*Work task*.
Determine the number of lines in the listing below in which the word "literatūra" is present, and state it without comment.

──────────────────────────────

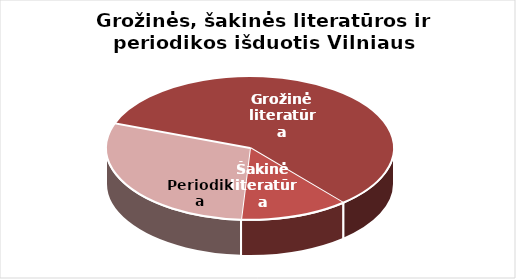
| Category | Series 0 |
|---|---|
| Grožinė literatūra | 1560340 |
| Šakinė literatūra | 326485 |
| Periodika | 792048 |
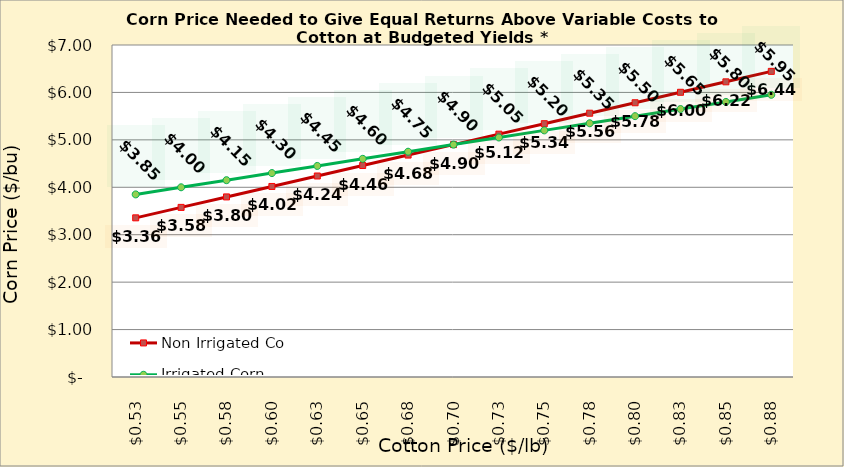
| Category | Non Irrigated Corn | Irrigated Corn |
|---|---|---|
| 0.5249999999999998 | 3.356 | 3.85 |
| 0.5499999999999998 | 3.576 | 4 |
| 0.5749999999999998 | 3.797 | 4.15 |
| 0.5999999999999999 | 4.018 | 4.3 |
| 0.6249999999999999 | 4.238 | 4.45 |
| 0.6499999999999999 | 4.459 | 4.6 |
| 0.6749999999999999 | 4.679 | 4.75 |
| 0.7 | 4.9 | 4.9 |
| 0.725 | 5.12 | 5.05 |
| 0.75 | 5.341 | 5.2 |
| 0.775 | 5.562 | 5.35 |
| 0.8 | 5.782 | 5.5 |
| 0.8250000000000001 | 6.003 | 5.65 |
| 0.8500000000000001 | 6.223 | 5.8 |
| 0.8750000000000001 | 6.444 | 5.95 |
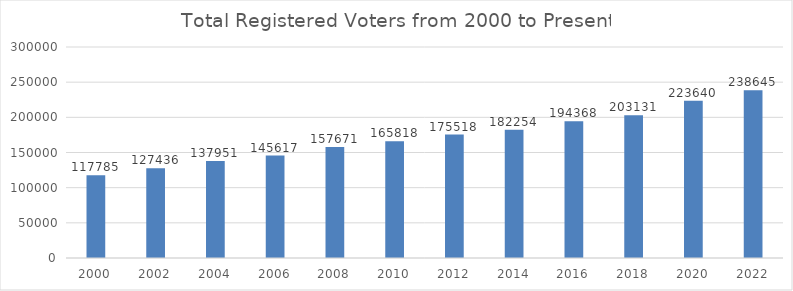
| Category | Series 0 |
|---|---|
| 2000.0 | 117785 |
| 2002.0 | 127436 |
| 2004.0 | 137951 |
| 2006.0 | 145617 |
| 2008.0 | 157671 |
| 2010.0 | 165818 |
| 2012.0 | 175518 |
| 2014.0 | 182254 |
| 2016.0 | 194368 |
| 2018.0 | 203131 |
| 2020.0 | 223640 |
| 2022.0 | 238645 |
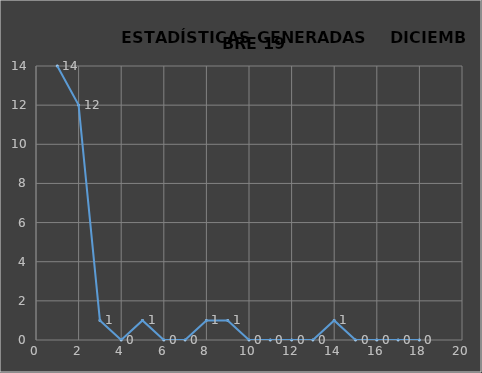
| Category |                   ESTADÍSTICAS GENERADAS  |
|---|---|
| 0 | 14 |
| 1 | 12 |
| 2 | 1 |
| 3 | 0 |
| 4 | 1 |
| 5 | 0 |
| 6 | 0 |
| 7 | 1 |
| 8 | 1 |
| 9 | 0 |
| 10 | 0 |
| 11 | 0 |
| 12 | 0 |
| 13 | 1 |
| 14 | 0 |
| 15 | 0 |
| 16 | 0 |
| 17 | 0 |
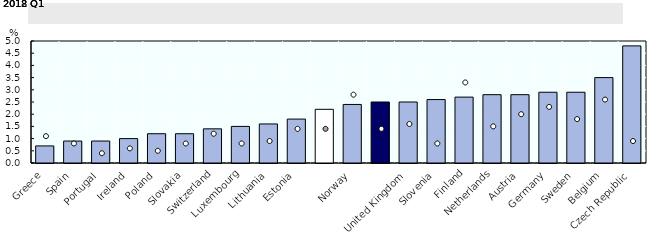
| Category | 2018 Q1 |
|---|---|
| Greece | 0.7 |
| Spain | 0.9 |
| Portugal | 0.9 |
| Ireland | 1 |
| Poland | 1.2 |
| Slovakia | 1.2 |
| Switzerland | 1.4 |
| Luxembourg | 1.5 |
| Lithuania | 1.6 |
| Estonia | 1.8 |
|  | 2.2 |
| Norway | 2.4 |
|  | 2.5 |
| United Kingdom | 2.5 |
| Slovenia | 2.6 |
| Finland | 2.7 |
| Netherlands | 2.8 |
| Austria | 2.8 |
| Germany | 2.9 |
| Sweden | 2.9 |
| Belgium | 3.5 |
| Czech Republic | 4.8 |

──────────────────────────────

*Written response*.
2